I thought I might take a moment and update you on our firm, Harvest Financial Partners. The firm was formed by John Fattibene and me because we love the investment business and want to help clients with their investment and financial goals. We began discussing forming a partnership about 18 months ago. At first, the conversations were preliminary and vague. But as the months passed, we both began to get more excited about the opportunity. To make matters easier, John and I have known each other for over 25 years (we were roommates together at Vassar College), we both have a “value” bias in our investment approach and we both understand the importance of dividends to an investor’s total return. We also felt (and still feel) that many investors are overlooked by the vast majority of investment firms and are often forced to go it alone. For some people, that is not a problem, but for many it may be beyond their interest level or expertise. Harvest was formed to help those people.

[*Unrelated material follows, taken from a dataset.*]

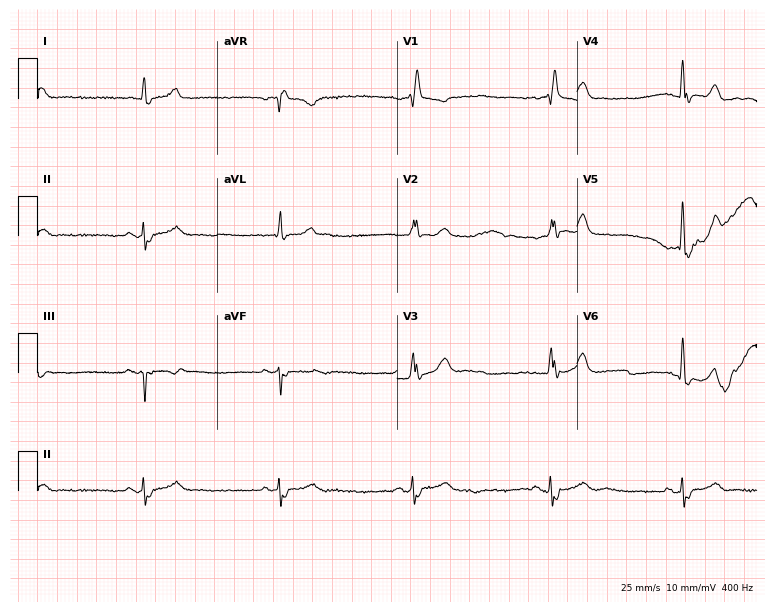
Standard 12-lead ECG recorded from a 77-year-old man (7.3-second recording at 400 Hz). The tracing shows right bundle branch block.

One of the most frequent comments that I hear when I tell people I have started a firm, is that I picked a tough market to start. I respectfully disagree because I believe at times like this, quality advice from a quality advisor can make a world of difference. In a great bull market, it is pretty easy to make money in stocks. But in times like these, it is difficult and investors need someone who has managed through some tough markets and can offer re-assurance and perspective. We certainly do not have all the answers and are as surprised as others by how far down some stocks have dropped. But we also know that if you have patience and discipline, you can survive just fine or even thrive. The worst thing to do is to sell indiscriminately, which is a natural reaction for many people. We can help them see the value of patience.

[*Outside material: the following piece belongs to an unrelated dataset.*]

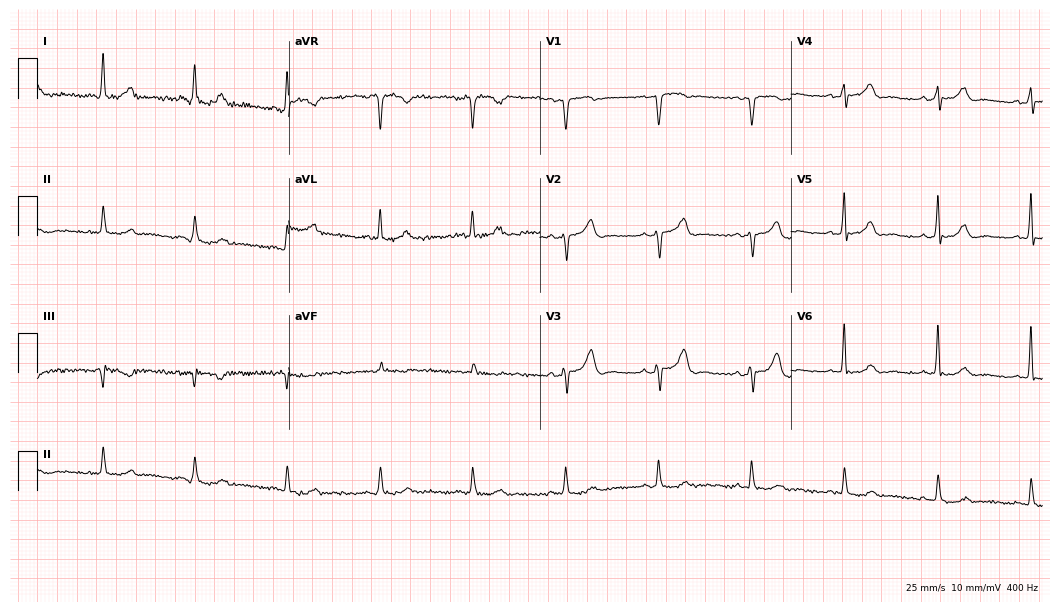
Electrocardiogram, a 68-year-old male. Overall reading on record: normal ECG.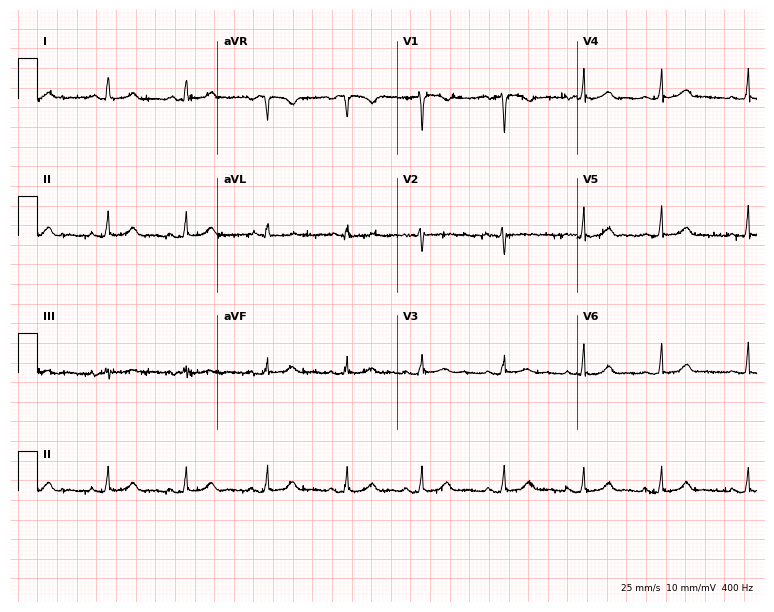
ECG — a female, 18 years old. Labelled as a normal ECG.

While helping investors with their investment needs, we can also assist them with the myriad of questions that come up on a daily, monthly, annual or generational basis:

Can I afford to retire?
Can I purchase a second home?
Should I refinance my first home?
How should I provide for spouse, children and grandchildren after I am gone?
Do I have enough life insurance?
Should I purchase long term care insurance?
Am I allocating my 401(k) investments properly?

These are not easy issues for anyone, but our experience can help our clients understand and answer these questions and the many others that will arise.

So far John and I have been working hard and having a great time. It is really very exciting to attempt to build something from scratch. We both have a lot of passion for what we are doing and enjoy working together. We are also fortunate to have some wonderful clients!

We will keep you updated on our progress. We know there will be some short term obstacles, but we are certain we can persevere. We are in this for the long run!

Thursday, July 24, 2008

What a week!

I guess things must be a lot better in the world this week. I was just reviewing some numbers and see that many of the financial stocks are up over 35% or more (in Bank of America’s case it’s a staggering 81%) since July 15th. Are the companies really worth that much more a week later, or was the extreme and indiscriminate selling prior to the 15th completely divorced from underlying business value? I will leave that as a rhetorical question. One thing we did learn was that while the earnings for these financial stocks were not good, the expectations were so low that even ugly numbers looked attractive. I guess beauty really is in the eye of the beholder!

I am not going to tell you the volatility is over. We still have high food and energy prices, a weak dollar, a slowing consumer, weak housing, an unpopular war... We also have a presidential election taking place and all the uncertainty which it entails. So I am not sure we are out of the woods, yet. But as I have been saying, there are good opportunities out there, you just have to look and have some patience.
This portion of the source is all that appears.